Вечером Татьяна пересказала мужу содержание письма.
– Думаю, мать напишет ответ без нас. А вот когда решится?
– Михаил пожал плечами: - Не знаю. Может завтра. Может через месяц.
– А если вообще не решится? Ведь они её виноватой считают! И не знают, как всё было на самом деле!
– Захотят узнать - приедут. Не буду я эту рану матери бередить. Спрошу, а там как она решит, так и будет. Натерпелась, хватит. Вдруг сердце не выдержит? А так убедилась, что они живы, здоровы. Всё у них путём. Пусть сами решают: нужна им мать или нет... как бы там ни было.
– Есть ещё один момент... Ты, не сочти меня меркантильной. Вопрос не о какой-либо выгоде...
– Татьяна замолчала, похоже, не знала, как продолжить разговор.
– Тань, ты о чём? Наследства великого у матери нет...
Она перебила мужа:
– Самое главное наследство - это род, родословная. Прутику одному - попробуй, приживись! А дереву с сильными корнями - и ураган нипочём.
– Тань, хватит. Устал я от этого разговора, да и дел завтра много. Телевизор посмотрю и спать.
– Помнишь, мать про клубки с фамильным золотом рассказывала?
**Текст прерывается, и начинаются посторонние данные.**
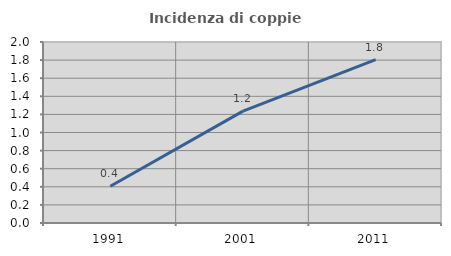
| Category | Incidenza di coppie miste |
|---|---|
| 1991.0 | 0.406 |
| 2001.0 | 1.236 |
| 2011.0 | 1.806 |
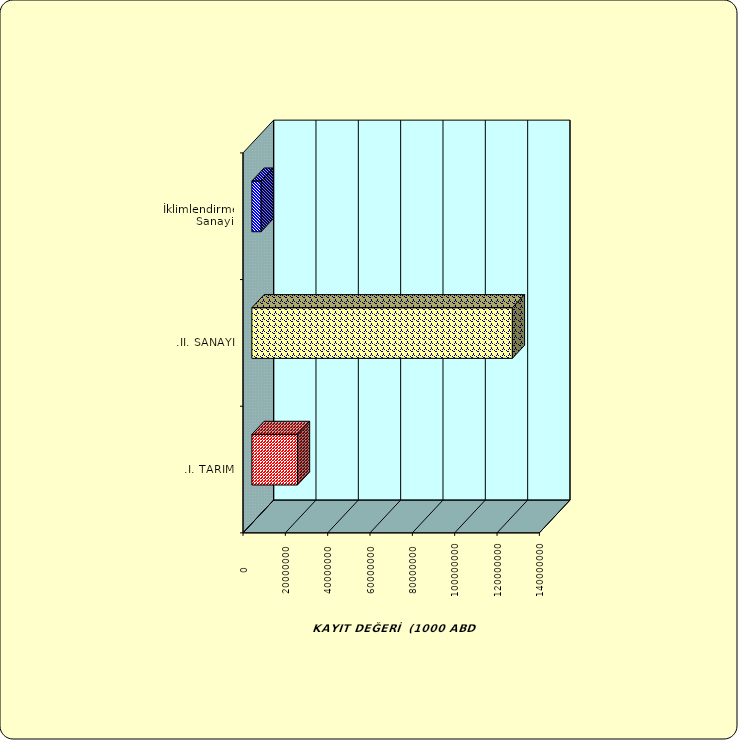
| Category | Series 0 |
|---|---|
| .I. TARIM | 21516622.711 |
| .II. SANAYİ | 123054229.039 |
|  İklimlendirme Sanayii | 4367700.116 |
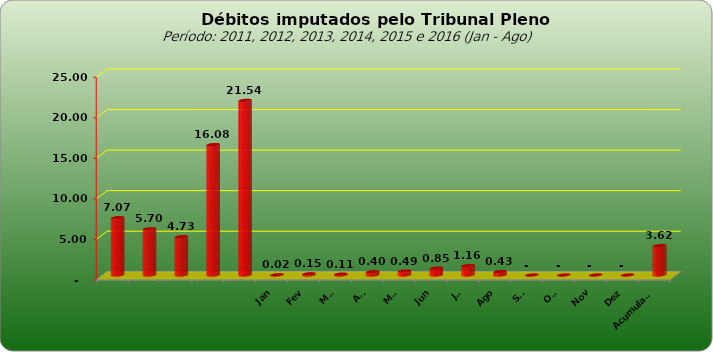
| Category |  7.073.154,74  |
|---|---|
|  | 7073154.74 |
|  | 5698720.25 |
|  | 4727033.51 |
|  | 16081820.48 |
|  | 21535723.6 |
| Jan | 22059.63 |
| Fev | 154318.14 |
| Mar | 112460.95 |
| Abr | 404403.01 |
| Mai | 486409.52 |
| Jun | 852405.84 |
| Jul | 1163444.79 |
| Ago | 426141.81 |
| Set | 0 |
| Out | 0 |
| Nov | 0 |
| Dez | 0 |
| Acumulado | 3621643.69 |
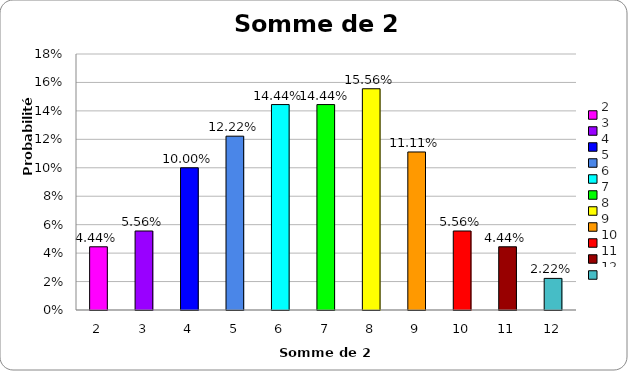
| Category | Probabilité 
fréquentielle (%) |
|---|---|
| 2.0 | 0.044 |
| 3.0 | 0.056 |
| 4.0 | 0.1 |
| 5.0 | 0.122 |
| 6.0 | 0.144 |
| 7.0 | 0.144 |
| 8.0 | 0.156 |
| 9.0 | 0.111 |
| 10.0 | 0.056 |
| 11.0 | 0.044 |
| 12.0 | 0.022 |
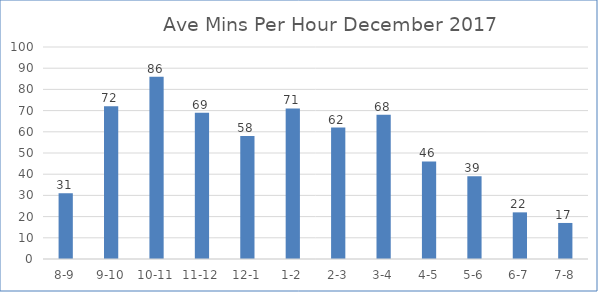
| Category | Ave Mins Per Hour  |
|---|---|
| 8-9 | 31 |
| 9-10 | 72 |
| 10-11 | 86 |
| 11-12 | 69 |
| 12-1 | 58 |
| 1-2 | 71 |
| 2-3 | 62 |
| 3-4 | 68 |
| 4-5 | 46 |
| 5-6 | 39 |
| 6-7 | 22 |
| 7-8 | 17 |

– И что? Ты сама подумай, сейчас пристану к матери - где золото, где? Что она подумает?
– Бабушка Агафья умерла.
– Вот именно.
– А клубки не просто с золотом, там перстень с зубцами, как на картине. Забыл?
– Помню я. Ну и что? При теперешней власти...
– Да при чём здесь власть? Мы же не общественного признания требуем, нам для сыновей это надо! Чтобы знали кто они такие,
– Дом бабушки Агафьи ещё, когда мать ребёнком была, какие-то бандиты обыскали. Не нашли. Да и столько времени прошло. Мало ли кто там ещё пошарился, уже после её смерти?
– Что в доме нет, это понятно.
– В огороде, вроде прятала. Так его сосед перерыл. Я когда после армии заезжал, слышал рассказы, как сосед бабушке Агафье картошку копал. Где ж теперь искать?
– Есть одна мысль. Помнится, мама рассказывала, что проследила как-то твою бабушку Агафью, когда она ходила к берёзе, где тайно похоронила своего мужа.
– Она всю жизнь, каждый год туда крадучись ото всех ходила, - грустно вздохнул Михаил.
– А с чего вдруг крадучись? Ведь столько времени прошло, да и все в Корсаково всё равно знали, что мужа её повесили, а она его похоронила. Ни для кого не секрет. А она всё одно это место в тайне хранила. Почему?
– Почему?
– насторожился муж.
– Да потому что в его могилу, или рядом где-то и перепрятала те клубки с фамильным золотом и родословными бумагами!
– Может, конечно, быть и такое.
– А куда ж ещё? Сам подумай? И теперь это место только твоей матери известно.
– И как мне её об этом спросить?
– Надо подумать. А то и вправду решит, что за Бог весть каким богатством охотимся! Ну и девчонки, сёстры твои, должны бы знать кто они такие родом.
– Как ты себе это представляешь? Пусть мать сама... как хочет... когда писать и что писать. Только такое она писать не будет. Вот если увидятся, то, конечно, обязательно расскажет. И как начать такой разговор? Если мать сама начнет, а я... не обещаю.
– Почему?
– удивилась Татьяна.
– Сама подумай. Я бы не смог написать. Ну, или долго тянул. Другое дело, если бы жили её дочери плохо, или болели, чтобы помощь требовалась. Она бы и писать ничего не стала, сразу бы поехала!
– Нет!
– Ты мать плохо знаешь! Говорю же - поехала бы!
– Зато уголовно процессуальный кодекс хорошо знаю. Срок давности приостанавливается, когда осужденная в розыске. И как в милицию попадет - снова суд. Да плюс за побег, да плюс за подделку и использование подложных документов.
– Так ведь лет-то сколько ей уже?
– Всё равно - суд.
– Не узнать её теперь, постарела.
– Представь, приедет в Корсаково Евдокия, которую все там знают как Ольгу! И историй таких там тоже не миллион. Думаю, суток не пройдёт - участковый явиться.
– Я же не про Корсаково, девчонки живут совсем не там!
– перебил муж.
– Ну да, да... ты прав. О другом я. Хотя, всё равно рискованно. Да и им... хорошего, если она в милицию попадет, мало.
– Хм... Мало всем не покажется, - согласился с женой Михаил.